Interessante Möglichkeiten für ESPN
Kurz nachdem AT&T den Deal mit Time Warner vermeldet hatte, sagte Iger gegenüber Bloomberg: “Es gibt einige wirklich interessante Möglichkeiten hinsichtlich der technologischen Perspektive, um unser Geschäftsmodell und auch die direkte Beziehung zum Konsumenten zu verbessern. Wir prüfen diverse Wege, um dies zu bewerkstelligen.”
Die letzten Medien-Deals lassen die Grenzen zwischen Content-Produzenten und Distributoren verschwimmen. Im digitalen Zeitalter, in dem Telefongesellschaften TV-Services anbieten und E-Commerce-Unternehmen weltweit Serien ausstrahlen, ist die Chance in den Kundengruppen anderer zu wildern, so groß wie nie.
Mit Time-Warner-Konzern, Muttergesellschaft von Warner Bros und HBO, gewinnt AT&T Kontrolle über eines der weltweit größten Film- und TV-Studios sowie Top-Kabelanbieter. AT&T ist als Eigentümer von DirecTV der größte US-Pay-TV-Anbieter. In der letzten Woche hat Rupert Murdoch (21st Century Fox) bekannt gegeben, dass er 14,6 Milliarden US-Dollar für den Rest von Sky Plc bezahlen wird. Das Ziel: “to become a global creative and consumer powerhouse”.
Für ESPN bestehen in diesem Umfeld viele Risiken. Der Sender veranschlagt für jeden der ca. 90 Millionen Pay-TV-Abonnenten 7,21 US-Dollar pro Monat. Das ist viermal soviel wie der nächste Wettbewerber TNT (Time Warner) laut SNL Kagan veranschlagt (1,82 US-Dollar).
Robert Iger weiß, dass er die Heimat seines Programms auch in der sich veränderten Medienlandschaft sicherstellen muss. Er hat einen Kurs eingeschlagen, um den Sportsender auf neuen Distributions-Plattformen zu etablieren und eigene Direct-to-Consumer-Services zu launchen.
“Wir fühlen uns generell sehr selbstsicher, was die Zukunft von ESPN angeht”, so Iger.
Was plant Disney?
Nach dem erfolgreichen Premieren-Wochenende von Rogue One stieg die Disney-Aktie zwischenzeitlich um 1,4 Prozent auf 105,36 US-Dollar. Die Film-Sparte blickt auf ein erfolgreiches Jahr zurück: Rekord-Gewinne und mit den höchsten Marktanteilen in der Branche. Disneys Aktienwert hat sich parallel dazu um weniger als ein Prozent steigern können.
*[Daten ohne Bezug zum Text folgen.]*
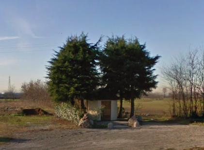 Cappella Il Crocione esterno
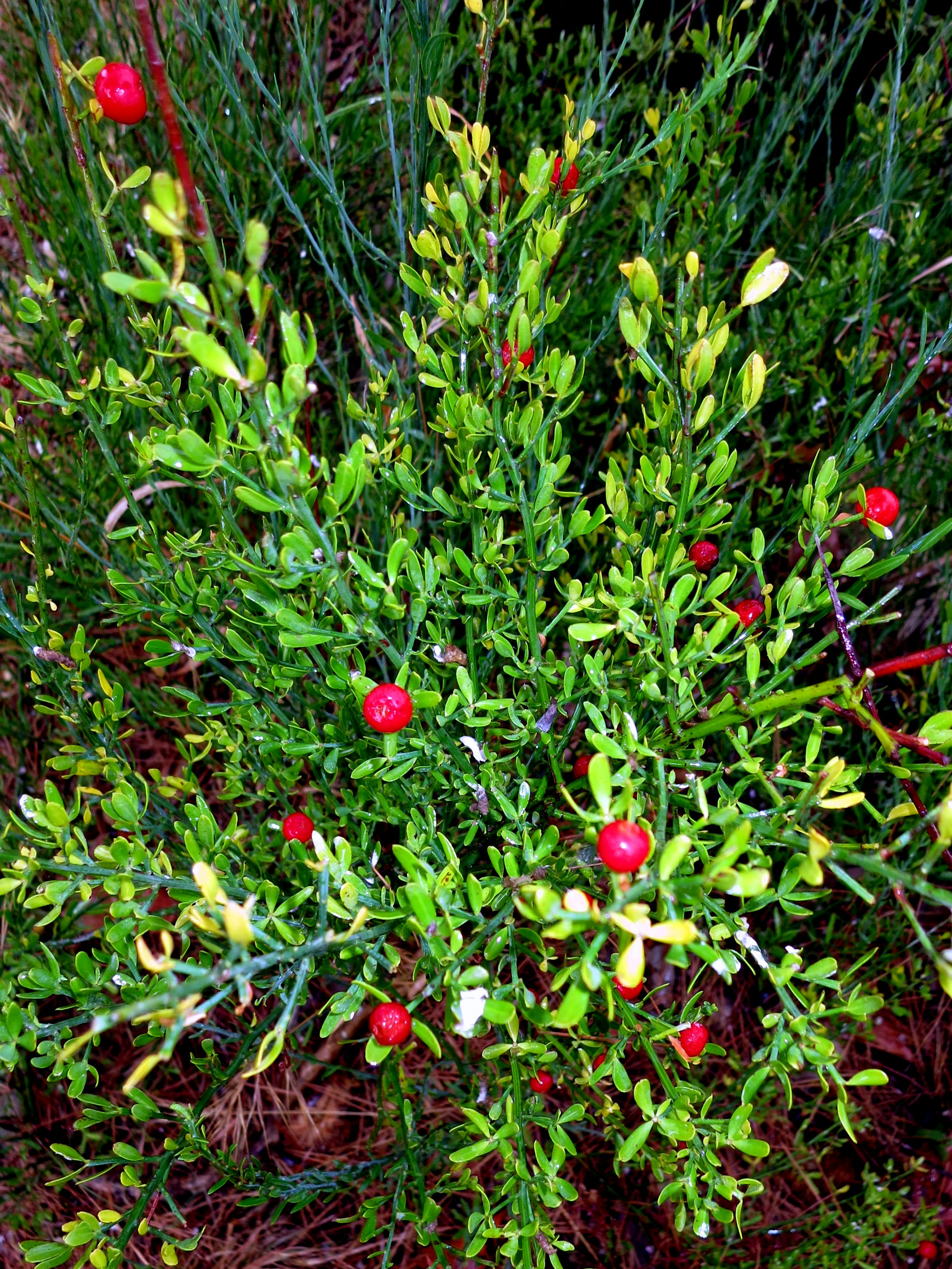 Guardalobo o Retama loca. Bajo Aragón

Akquisitionen könnten nun ein wesentlicher Bestandteil der Disney-Strategie sein. Das Unternehmen hat sich Twitter angeschaut, hieß es im September, und war im August bereit, eine Milliarde US-Dollar für ein Drittel von BAMTech zu zahlen, verantwortlich für Disneys Watch ESPN App sowie das Online-Programm von HBO. Dem Unternehmen wird ebenfalls ein Interesse an Netflix nachgesagt.
Nicht jeder denkt, dass Disney einen großen Deal braucht bzw. sich mit einem großen Content-Distributor zusammen tun muss.
Wer braucht hier eigentlich wen?
“Netflix macht es großartig, aber was unterscheidet ihr Angebot letztlich von dem, was Amazon bieten kann?”, fragt Tony Scherrer. Scherrer ist Director of Research bei Smead Capital Management, die fast 728.000 Disney-Aktien besitzen. “Disney braucht keinen Distributor, genauso wenig brauchen etwaige Distributoren zwingend Disney.”
Das zentrale Problem von ESPN ist, dass die Kosten genauso schnell wachsen wie die traditionellen Pay-TV-Zuschauerzahlen sinken und die Quoten für große Sportarten wie Football abnehmen.
Es wird erwartet, dass ESPN seinen Umsatz um 4 Prozent auf 12,5 Milliarden US-Dollar steigern kann. Gleichzeitig steigen die Kosten um 17 Prozent auf 6,7 Milliarden US-Dollar. Grund dafür sind insbesondere die zusätzlichen 600 Millionen US-Dollar, die laut Vertrag mit der National Basketball Association (NBA) fällig werden.
In den letzten drei Jahren ist die US-Abonnentenzahl laut Nielsen von 99 auf 90 Millionen gesunken. Das TV-Quoten seitens Nielsen bilden auch die Grundlage für Werbe-Vereinbarungen. Die geringste Abonnentenzahl seit 2005 reflektiert die Kündigungen traditioneller Pay-TV-Pakete, weniger Abos durch Todesfälle sowie jüngere Konsumenten, die ein anderes Nutzungsverhalten als ihre Eltern haben und eben nicht an Abonnements interessiert sind.
Was bringt die Zukunft für Disney & ESPN?
Man hält Roger Iger zugute, dass er einer der ersten war, der seine Kanäle auf Sling TV platziert hat und er ESPN sowie andere Sender in kostengünstigeren Paketen wie DirecTV integrieren konnte – auch wenn diese Zuschauer noch nicht von Nielsen gezählt werden können. Bislang konnten die kostengünstigeren TV-Pakete die verlorenen Kabel-TV-Umsätze nicht kompensieren.
Iger sucht parallel dazu nach kontinuierlichem Wachstum. 2017 wird Disney eine abobasierte Online-Version von ESPN launchen, mit Inhalten, die es nicht im TV gibt. Der Service erlaubt es Disney, die Zuschauer für eine bestimmte Sportart, Saison oder sogar für ein Wochenende zur Kasse zu bitten, sagte Iger im September.
Analysten wie Rick Greenfield behaupten, dass Disneys Medien-Netzwerk sein Gewinnwachstum im Steuerjahr 2018 fortsetzen wird. Andere glauben, dass Iger um jeden Preis einen großen Deal abschließen möchte, sei es nun mit Twitter, Netflix oder einem anderen Kandidaten.
Die Herausforderung für Roger Iger wird es sein, Disney für die Zukunft zu positionieren, während er gleichzeitig ein Model schützen muss, dass allen Shareholdern über viele Jahre gut gedient hat.